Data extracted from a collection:
^^^^^^^^^^^^^^^^
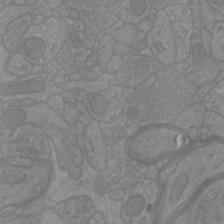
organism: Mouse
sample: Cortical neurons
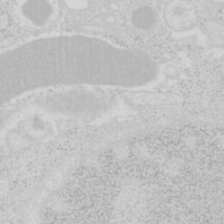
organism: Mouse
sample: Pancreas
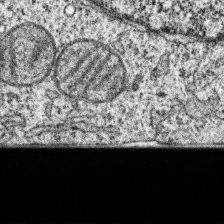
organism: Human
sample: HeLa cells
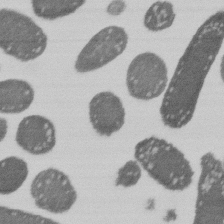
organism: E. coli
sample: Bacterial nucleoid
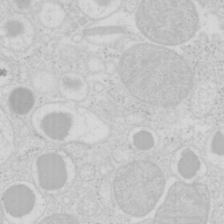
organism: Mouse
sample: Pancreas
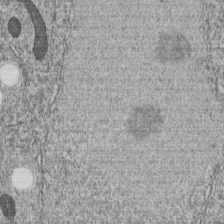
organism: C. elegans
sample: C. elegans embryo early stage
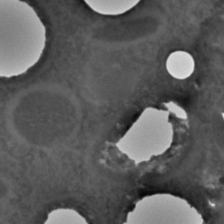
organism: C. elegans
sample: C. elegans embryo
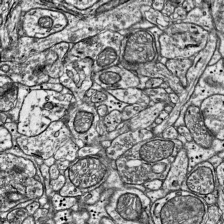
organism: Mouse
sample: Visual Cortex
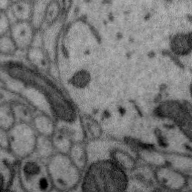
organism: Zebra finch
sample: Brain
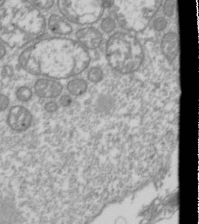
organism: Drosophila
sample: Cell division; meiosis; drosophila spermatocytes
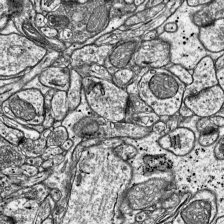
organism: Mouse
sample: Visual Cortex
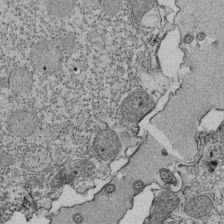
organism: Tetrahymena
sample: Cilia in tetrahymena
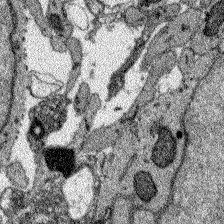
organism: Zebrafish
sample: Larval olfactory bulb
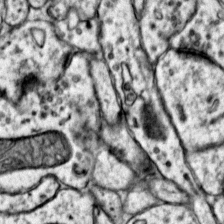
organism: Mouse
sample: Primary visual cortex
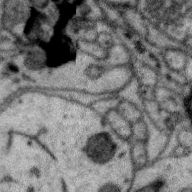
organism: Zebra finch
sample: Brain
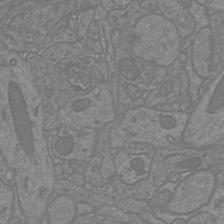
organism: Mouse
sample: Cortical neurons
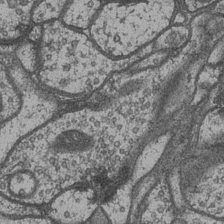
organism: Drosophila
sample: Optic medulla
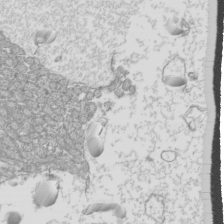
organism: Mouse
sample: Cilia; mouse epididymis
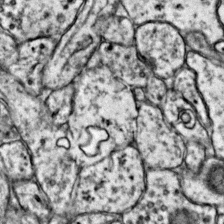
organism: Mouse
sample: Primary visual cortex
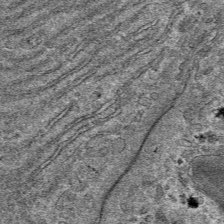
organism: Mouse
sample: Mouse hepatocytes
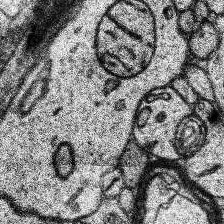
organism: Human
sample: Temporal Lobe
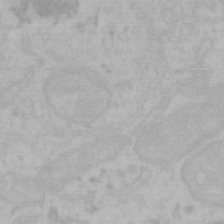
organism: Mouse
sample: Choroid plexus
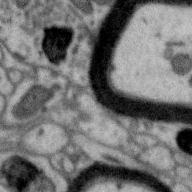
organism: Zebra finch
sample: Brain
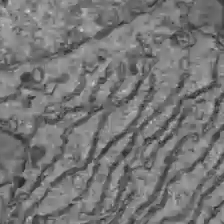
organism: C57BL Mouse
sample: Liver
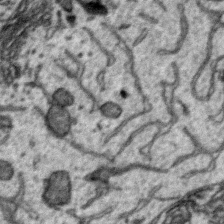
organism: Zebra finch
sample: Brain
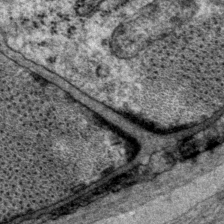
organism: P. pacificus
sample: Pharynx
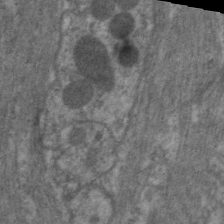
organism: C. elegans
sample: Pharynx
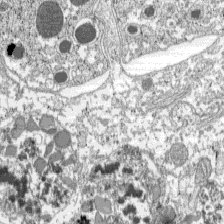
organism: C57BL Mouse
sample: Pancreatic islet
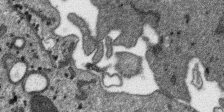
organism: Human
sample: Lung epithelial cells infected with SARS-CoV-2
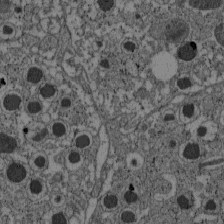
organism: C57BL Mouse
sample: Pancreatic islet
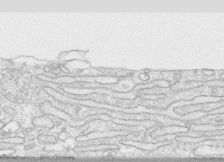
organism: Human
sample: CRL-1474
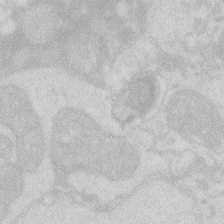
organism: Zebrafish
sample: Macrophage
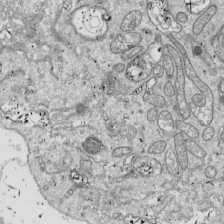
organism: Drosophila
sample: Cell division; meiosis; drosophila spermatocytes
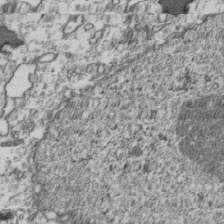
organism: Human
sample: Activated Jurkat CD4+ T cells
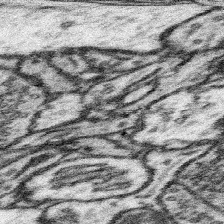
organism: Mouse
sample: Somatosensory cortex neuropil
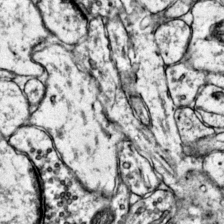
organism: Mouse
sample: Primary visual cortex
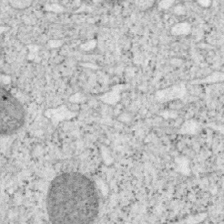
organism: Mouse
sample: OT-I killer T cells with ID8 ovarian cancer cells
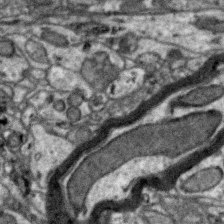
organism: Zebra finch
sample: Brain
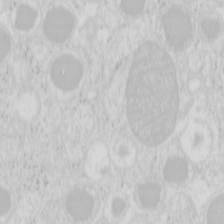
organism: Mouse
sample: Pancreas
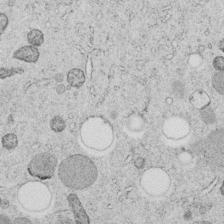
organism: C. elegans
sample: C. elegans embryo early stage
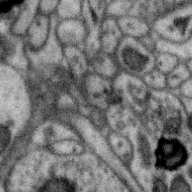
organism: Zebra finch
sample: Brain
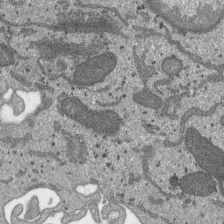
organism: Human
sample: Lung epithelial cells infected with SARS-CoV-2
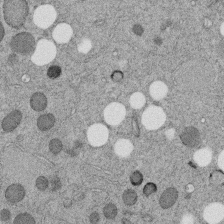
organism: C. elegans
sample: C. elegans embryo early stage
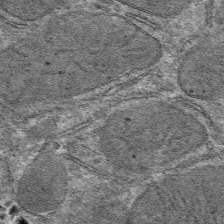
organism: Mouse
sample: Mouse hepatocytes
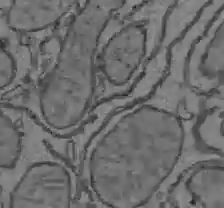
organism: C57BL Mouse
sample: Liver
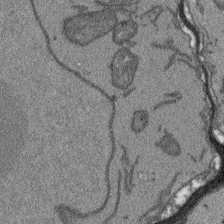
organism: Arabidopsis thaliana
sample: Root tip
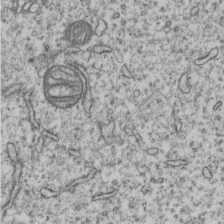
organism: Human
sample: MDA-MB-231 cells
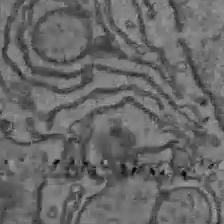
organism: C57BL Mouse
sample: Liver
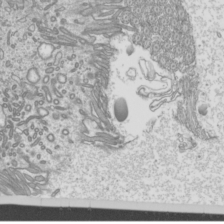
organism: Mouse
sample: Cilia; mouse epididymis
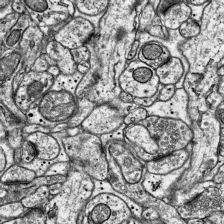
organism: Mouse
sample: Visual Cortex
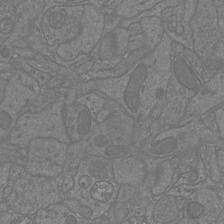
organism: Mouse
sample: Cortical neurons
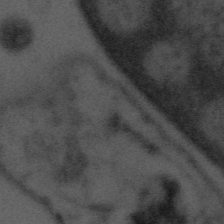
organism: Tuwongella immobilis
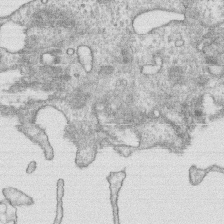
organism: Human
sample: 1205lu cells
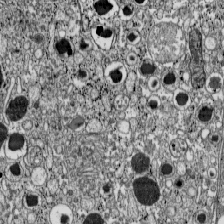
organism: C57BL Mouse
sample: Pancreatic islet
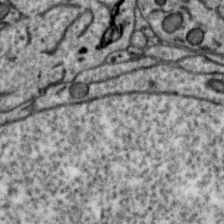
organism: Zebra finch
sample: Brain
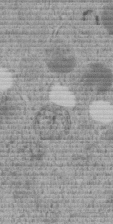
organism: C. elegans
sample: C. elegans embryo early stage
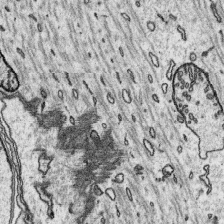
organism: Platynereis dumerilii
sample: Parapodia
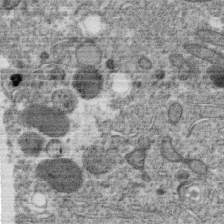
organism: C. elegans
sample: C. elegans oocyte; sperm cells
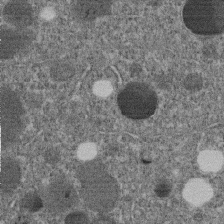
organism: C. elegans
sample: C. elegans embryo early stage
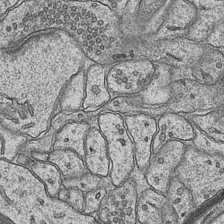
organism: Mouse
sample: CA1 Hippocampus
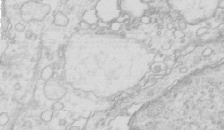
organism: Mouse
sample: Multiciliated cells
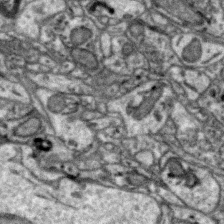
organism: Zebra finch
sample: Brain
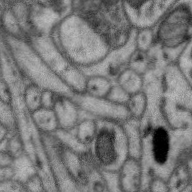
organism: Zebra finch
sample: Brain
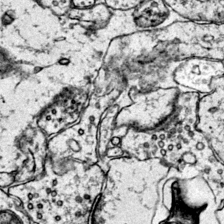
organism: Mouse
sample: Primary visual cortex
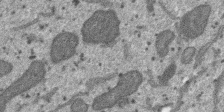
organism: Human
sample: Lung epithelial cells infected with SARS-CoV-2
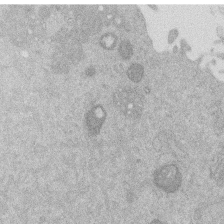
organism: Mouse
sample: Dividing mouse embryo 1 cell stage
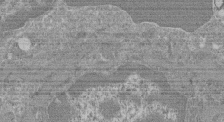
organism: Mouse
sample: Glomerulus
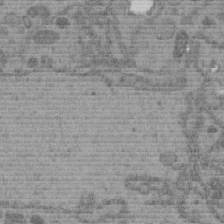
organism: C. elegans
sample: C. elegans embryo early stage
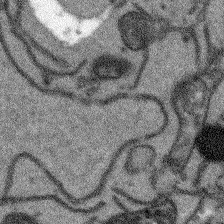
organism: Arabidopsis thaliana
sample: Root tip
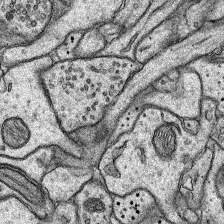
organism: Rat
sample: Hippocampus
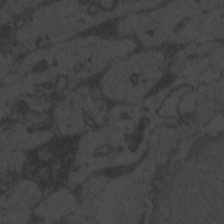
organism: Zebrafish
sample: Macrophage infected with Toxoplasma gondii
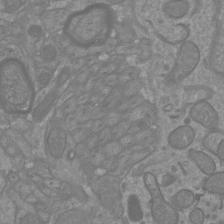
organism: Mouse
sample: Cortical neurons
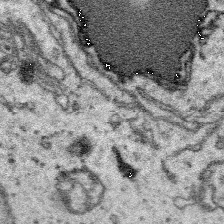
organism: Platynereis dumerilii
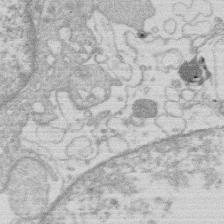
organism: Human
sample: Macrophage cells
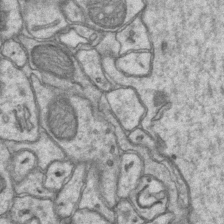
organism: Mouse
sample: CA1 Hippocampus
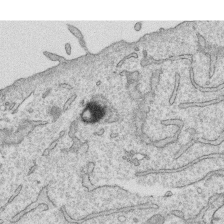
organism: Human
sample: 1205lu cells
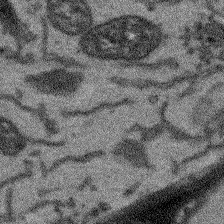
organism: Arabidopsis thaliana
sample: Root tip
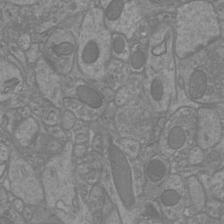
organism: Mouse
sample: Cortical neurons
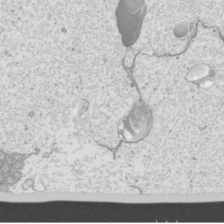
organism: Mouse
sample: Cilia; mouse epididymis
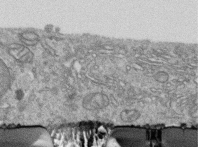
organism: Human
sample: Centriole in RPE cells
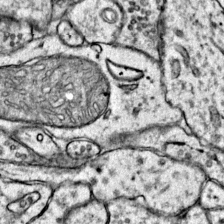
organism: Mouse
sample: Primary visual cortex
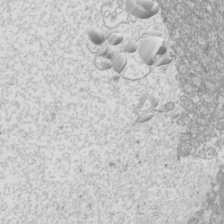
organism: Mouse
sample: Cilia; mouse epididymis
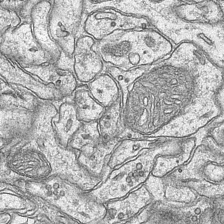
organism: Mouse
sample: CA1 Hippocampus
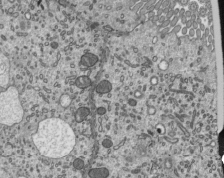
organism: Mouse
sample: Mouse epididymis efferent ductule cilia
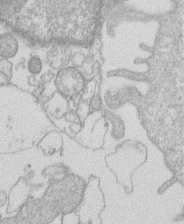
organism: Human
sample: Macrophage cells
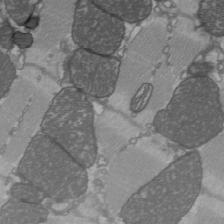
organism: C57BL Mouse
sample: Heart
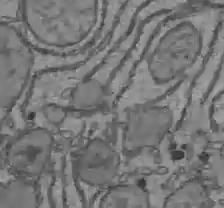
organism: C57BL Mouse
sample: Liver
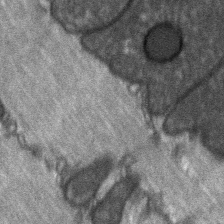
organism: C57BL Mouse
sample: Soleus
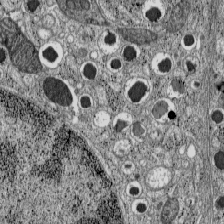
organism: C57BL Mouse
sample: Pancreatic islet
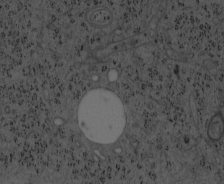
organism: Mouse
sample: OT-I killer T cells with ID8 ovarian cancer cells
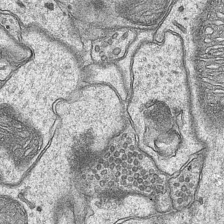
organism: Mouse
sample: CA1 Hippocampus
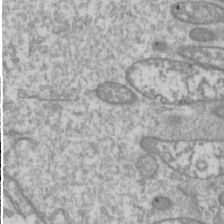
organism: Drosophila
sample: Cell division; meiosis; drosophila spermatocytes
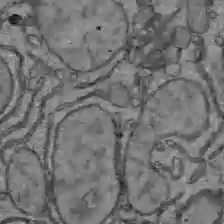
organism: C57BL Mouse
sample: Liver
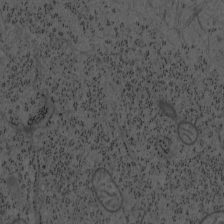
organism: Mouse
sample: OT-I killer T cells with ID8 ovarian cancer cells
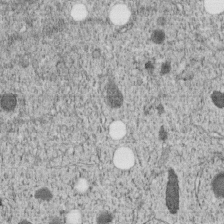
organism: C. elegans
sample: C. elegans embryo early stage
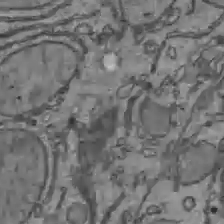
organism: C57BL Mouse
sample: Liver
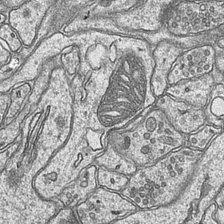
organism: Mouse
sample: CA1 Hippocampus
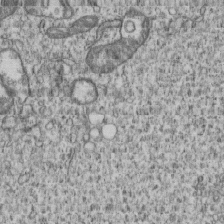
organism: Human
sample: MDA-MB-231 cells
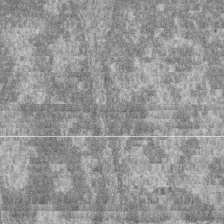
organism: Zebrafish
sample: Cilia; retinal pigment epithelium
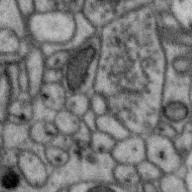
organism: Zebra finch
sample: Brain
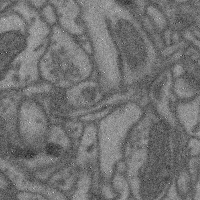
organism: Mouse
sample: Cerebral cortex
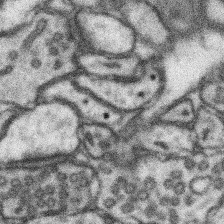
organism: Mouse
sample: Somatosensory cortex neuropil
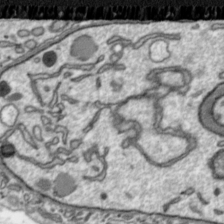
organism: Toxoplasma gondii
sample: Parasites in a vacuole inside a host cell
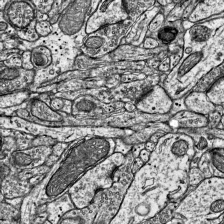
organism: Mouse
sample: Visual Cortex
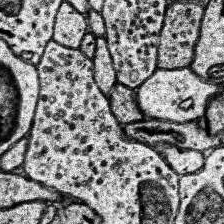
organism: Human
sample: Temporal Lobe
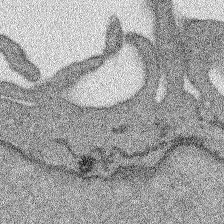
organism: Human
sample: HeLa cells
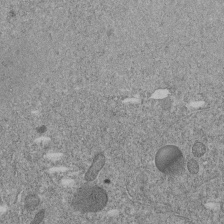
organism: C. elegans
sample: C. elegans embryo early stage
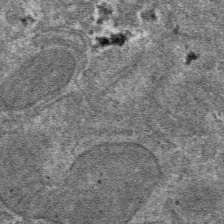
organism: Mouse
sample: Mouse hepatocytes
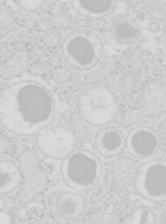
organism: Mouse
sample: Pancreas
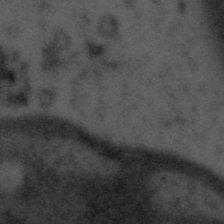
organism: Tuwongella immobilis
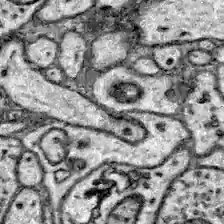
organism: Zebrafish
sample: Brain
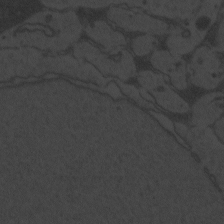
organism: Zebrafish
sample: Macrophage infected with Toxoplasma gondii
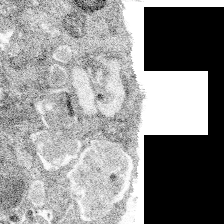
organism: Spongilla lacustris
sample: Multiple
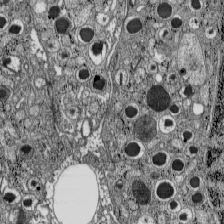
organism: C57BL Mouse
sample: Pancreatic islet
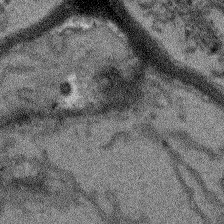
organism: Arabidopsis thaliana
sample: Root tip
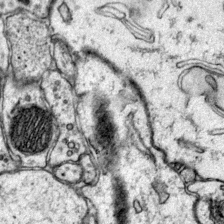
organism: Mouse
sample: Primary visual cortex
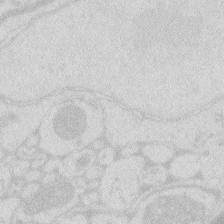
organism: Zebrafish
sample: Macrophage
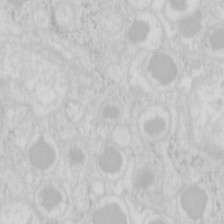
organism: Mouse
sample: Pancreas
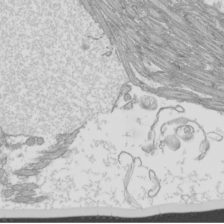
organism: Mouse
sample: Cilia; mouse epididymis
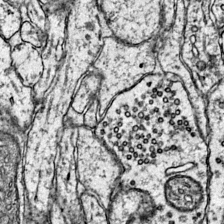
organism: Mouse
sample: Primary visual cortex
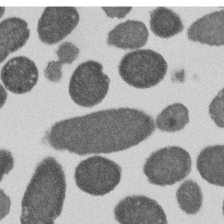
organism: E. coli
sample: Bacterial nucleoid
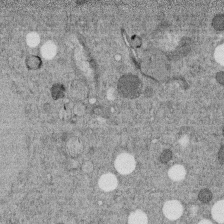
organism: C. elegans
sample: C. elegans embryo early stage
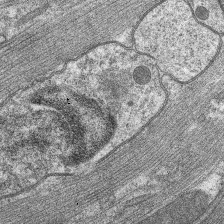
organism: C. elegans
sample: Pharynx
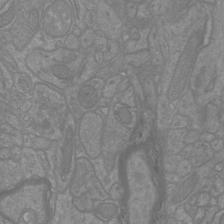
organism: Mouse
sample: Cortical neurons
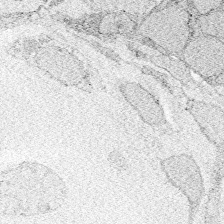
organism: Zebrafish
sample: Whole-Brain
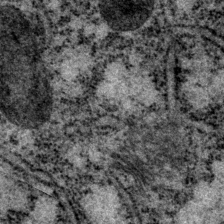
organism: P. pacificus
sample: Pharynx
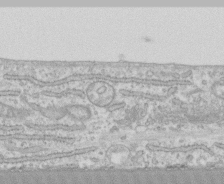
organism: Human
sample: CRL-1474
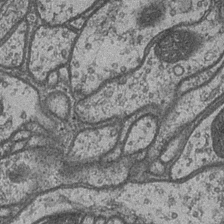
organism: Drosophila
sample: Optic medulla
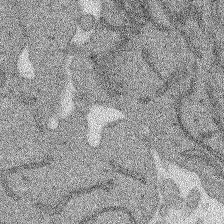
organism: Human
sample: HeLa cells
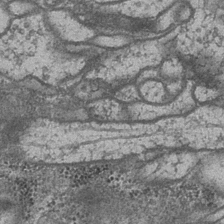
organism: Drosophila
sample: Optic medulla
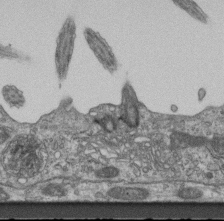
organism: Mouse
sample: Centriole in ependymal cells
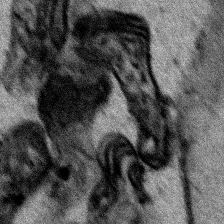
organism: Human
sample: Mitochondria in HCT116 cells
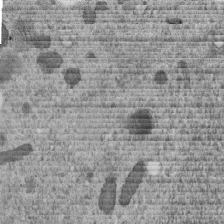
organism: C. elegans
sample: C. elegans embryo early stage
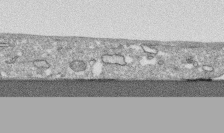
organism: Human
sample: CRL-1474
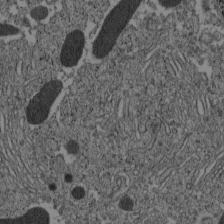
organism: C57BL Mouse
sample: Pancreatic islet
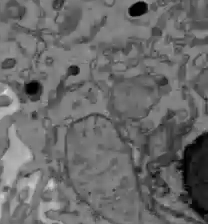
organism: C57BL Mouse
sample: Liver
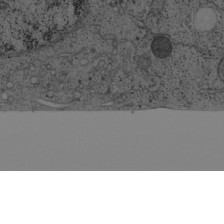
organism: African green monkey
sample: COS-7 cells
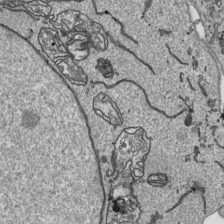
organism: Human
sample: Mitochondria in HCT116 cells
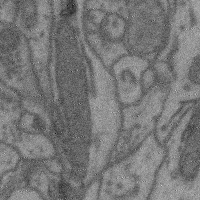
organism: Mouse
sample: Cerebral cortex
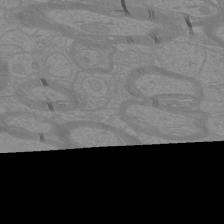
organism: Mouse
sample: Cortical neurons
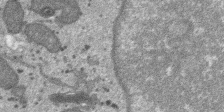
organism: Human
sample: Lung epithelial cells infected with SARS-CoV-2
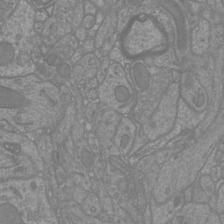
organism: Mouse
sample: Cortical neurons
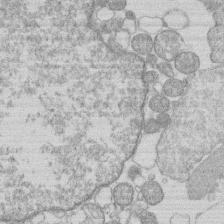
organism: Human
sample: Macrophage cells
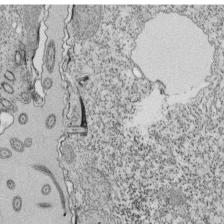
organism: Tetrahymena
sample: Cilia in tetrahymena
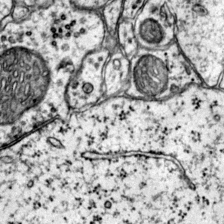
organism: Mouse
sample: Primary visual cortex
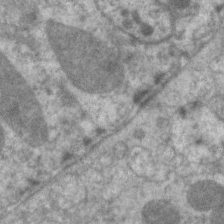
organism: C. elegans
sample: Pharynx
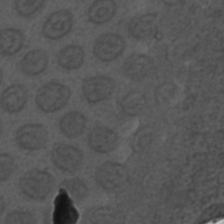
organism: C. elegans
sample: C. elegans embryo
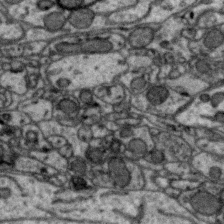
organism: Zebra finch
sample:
^^^^^^^^^^^^^^^^
**What you are asked to do:**
Please give again the entries word for word, starting at the first line and ending with the line that contains "sample: Larval olfactory bulb"; include both of those lines but none of the pictures.

**Solution to this problem:**
organism: Mouse
sample: Cortical neurons
organism: Mouse
sample: Pancreas
organism: Human
sample: HeLa cells
organism: E. coli
sample: Bacterial nucleoid
organism: Mouse
sample: Pancreas
organism: C. elegans
sample: C. elegans embryo early stage
organism: C. elegans
sample: C. elegans embryo
organism: Mouse
sample: Visual Cortex
organism: Zebra finch
sample: Brain
organism: Drosophila
sample: Cell division; meiosis; drosophila spermatocytes
organism: Mouse
sample: Visual Cortex
organism: Tetrahymena
sample: Cilia in tetrahymena
organism: Zebrafish
sample: Larval olfactory bulb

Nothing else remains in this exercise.